3. first order seed liquid culture medium: peptone 1.0%, glucose 2.0%, yeast extract 0.2%, KH2PO40.1%, MgSO4.7H2O0.1%, pH nature, 0.1MPa, 121 DEG C of sterilizing 20min.
3. yellow agaric Liquid Culture basal medium: with primary seed solution nutrient culture media.
3. cultural method
250mL shaking flask liquid amount 100mL basal medium, the primary seed solution of access 10%, on rotary shaker, rotating speed is 200r/min, cultivates 5-6d under 28 DEG C of conditions, is yellow agaric Liquid Culture fermentation liquor.
3. the mensuration of mycelia yield
By the filter paper suction filtration that fermentation liquor is dried, mycelium is together put into 60 DEG C of baking ovens with filter paper and dries to constant weight, weigh mycelium dry weight with electronic analytical balance, calculate mycelia yield.

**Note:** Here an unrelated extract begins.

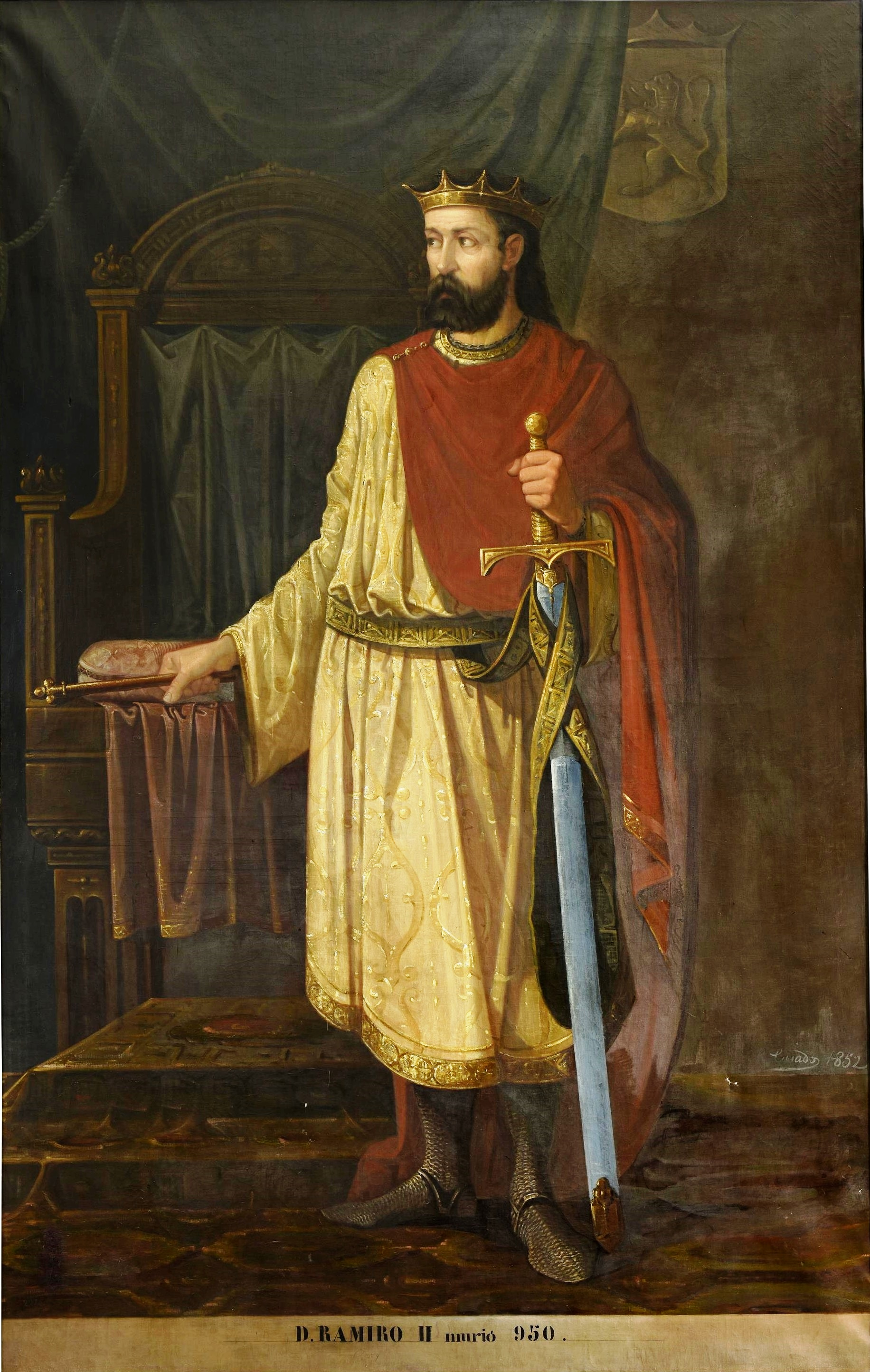 Retrato imaginario del rey Ramiro II de León (c.898-951). Fue hijo del rey Ordoño II de León y de la reina Elvira Menéndez. Luchó contra los musulmanes y derrotó a las huestes del califa omeya Abderramán IIIen la batalla de Simancas, librada en el año 939.

3. mycelium polysaccharides extracting
Get dry mycelium to grind, precision takes 0.1g, adds 50 times of volume distilled water, at 85 DEG C of water bath with thermostatic control heating 2h, filters.Filter residue heats 2h as stated above again, merging filtrate, adds 3 times of volume 95% ethanol, and low temperature (4 DEG C) precipitates, and spends the night.Under 4000r/min, centrifugal 20min, abandons supernatant, and precipitation absolute ethanol washing 2 times, often wash once all by centrifugal segregation organic solvent, and precipitation is polysaccharide material, constant volume.
3. mycelium polysaccharides assay
Carry out according to list of references of the present invention [13].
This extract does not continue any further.